- [TASK INSTRUCTIONS]: With all pictures omitted, return verbatim the lines from the beginning of the records below through the line containing "Vista de la ciudad escocesa de Obán".

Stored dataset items

--------

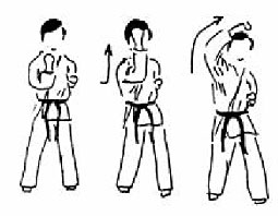 Karate, Age Uke
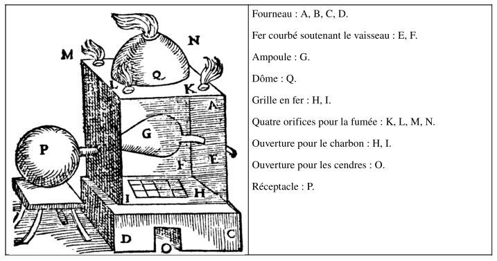 Distillation per inclinationen par le feu, Della Porta, Distillation, 1609
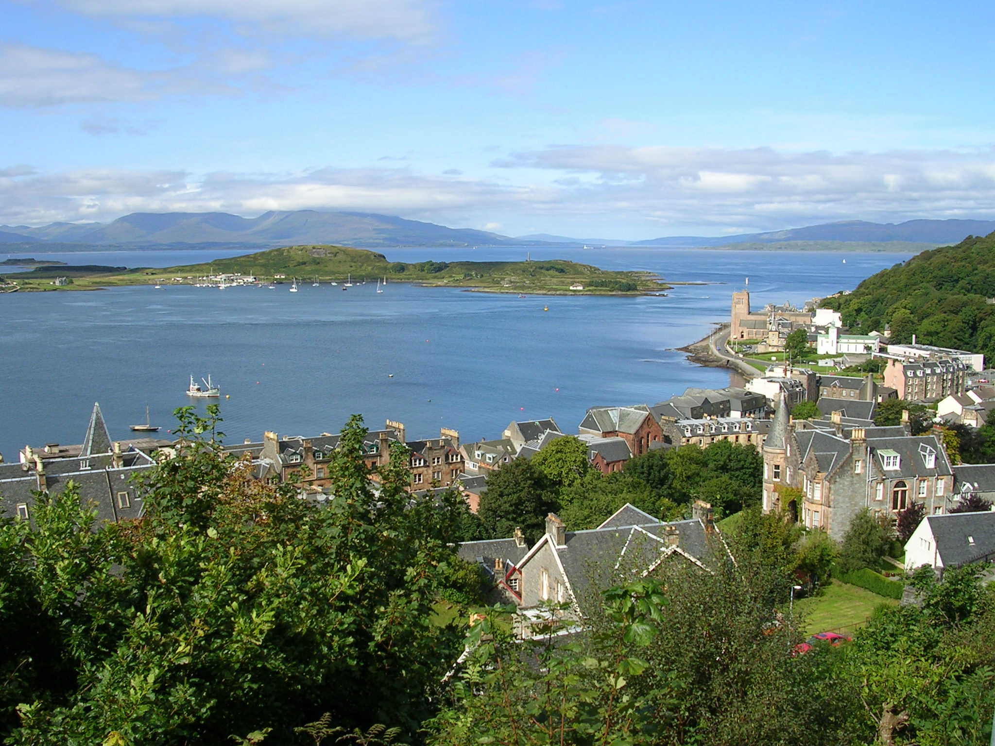 Vista de la ciudad escocesa de Obán
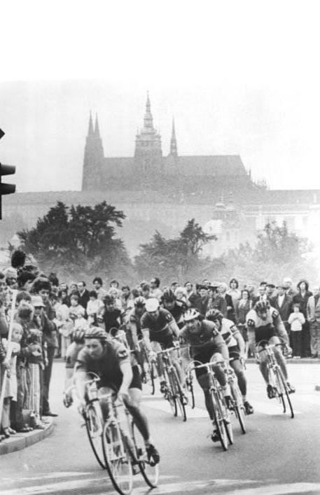 Friedensfahrt, Fahrerfeld, Stadtdurchfahrt PI-CTK-22.5.77-ku Prag: 30.Internationale Friedensfahrt . Das Ziel isr greifbar nah,in rasender Fahrt hatten sich 114 Radsportler aus 19 Ländern bei der Jubiläumsfahrt auf den Straßen des Friedens bewährt, nun sind sie in der goldenen Stadt Prag, und es geht um die letzten Minuten.
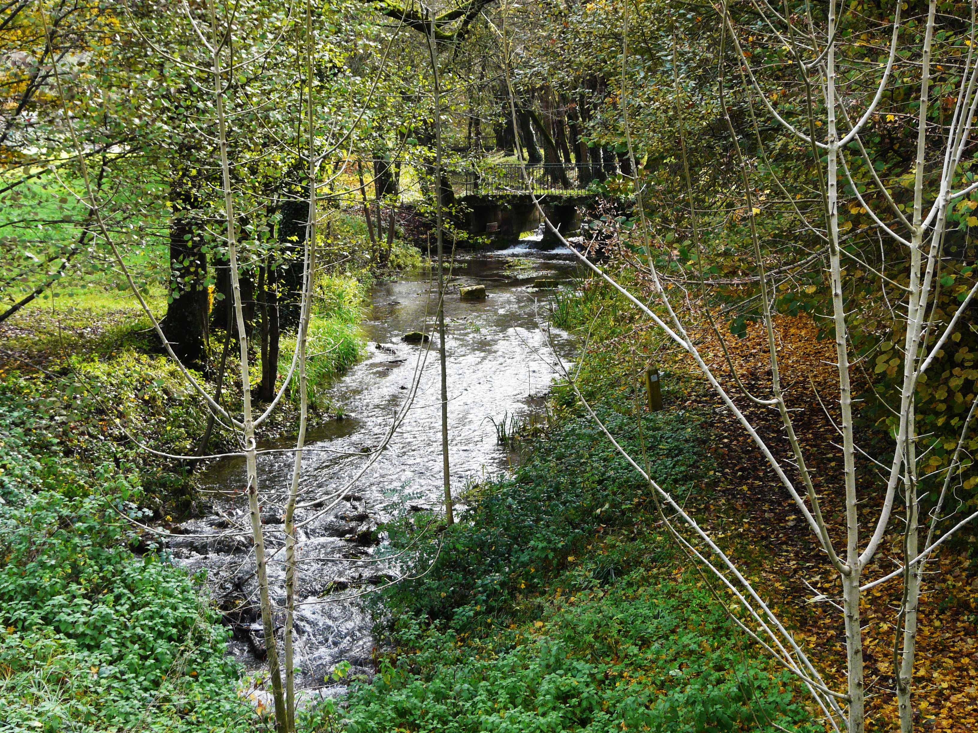 Ruisseau le Manoire en bordure du parc de la mairie, Saint-Laurent-sur-Manoire, Dordogne-France
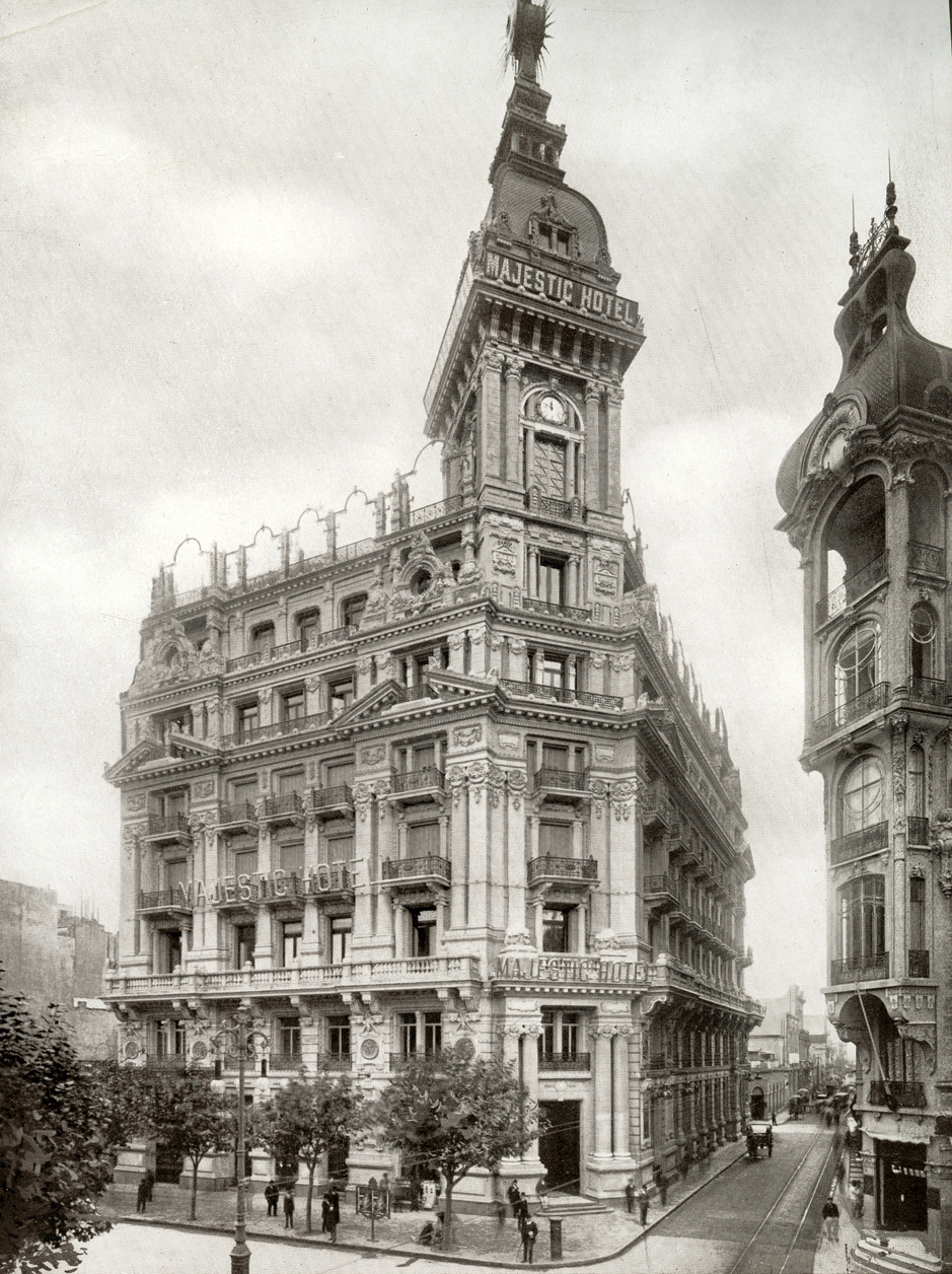 Vista del Hotel Majestic en Buenos Aires. Avenida de Mayo, esquina Santiago del Estero. Actual sede abandonada de la Administración Federal de Ingresos Públicos (AFIP).
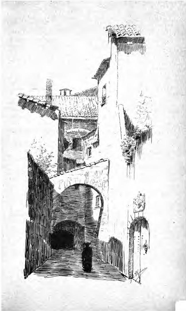 Vetusta.

--------

- [OUTPUT OF THE EXERCISE]:
 Karate, Age Uke
 Distillation per inclinationen par le feu, Della Porta, Distillation, 1609
 Vista de la ciudad escocesa de Obán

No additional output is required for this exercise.